— Exercise aim —
In the records below, find the line containing "organism: Toxoplasma gondii" and the line containing "sample: 1205lu cells"; please repeat exactly the lines from one to the other, both included, and nothing more.

— Records for the task —
○ ○ ○

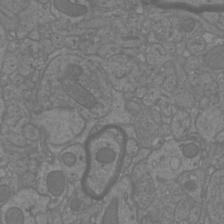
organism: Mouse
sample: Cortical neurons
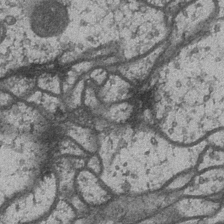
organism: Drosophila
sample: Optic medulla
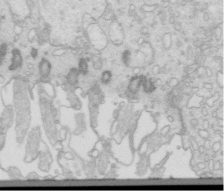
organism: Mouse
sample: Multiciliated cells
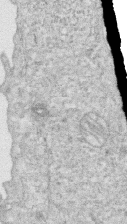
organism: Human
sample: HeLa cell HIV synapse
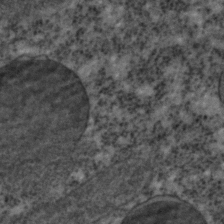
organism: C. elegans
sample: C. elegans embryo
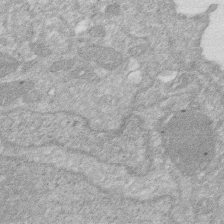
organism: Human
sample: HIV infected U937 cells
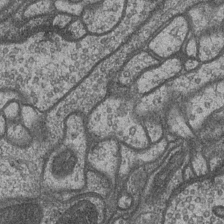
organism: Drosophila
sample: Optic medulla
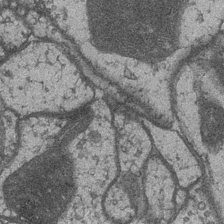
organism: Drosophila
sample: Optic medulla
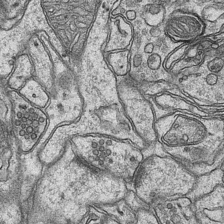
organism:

○ ○ ○

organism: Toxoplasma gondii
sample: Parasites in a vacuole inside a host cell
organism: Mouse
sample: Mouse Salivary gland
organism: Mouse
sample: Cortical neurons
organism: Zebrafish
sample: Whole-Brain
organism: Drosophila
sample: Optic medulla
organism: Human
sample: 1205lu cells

○ ○ ○

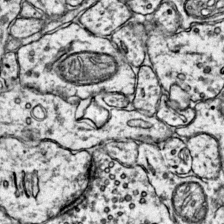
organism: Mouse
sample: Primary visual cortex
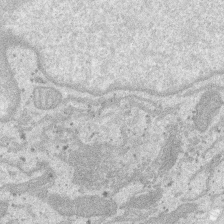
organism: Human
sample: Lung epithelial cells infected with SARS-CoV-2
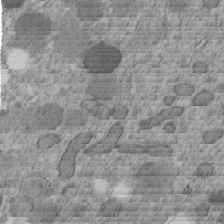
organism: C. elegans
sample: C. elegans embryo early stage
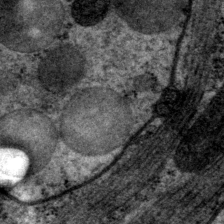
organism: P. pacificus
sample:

○ ○ ○

— Solution to this exercise —
organism: Toxoplasma gondii
sample: Parasites in a vacuole inside a host cell
organism: Mouse
sample: Mouse Salivary gland
organism: Mouse
sample: Cortical neurons
organism: Zebrafish
sample: Whole-Brain
organism: Drosophila
sample: Optic medulla
organism: Human
sample: 1205lu cells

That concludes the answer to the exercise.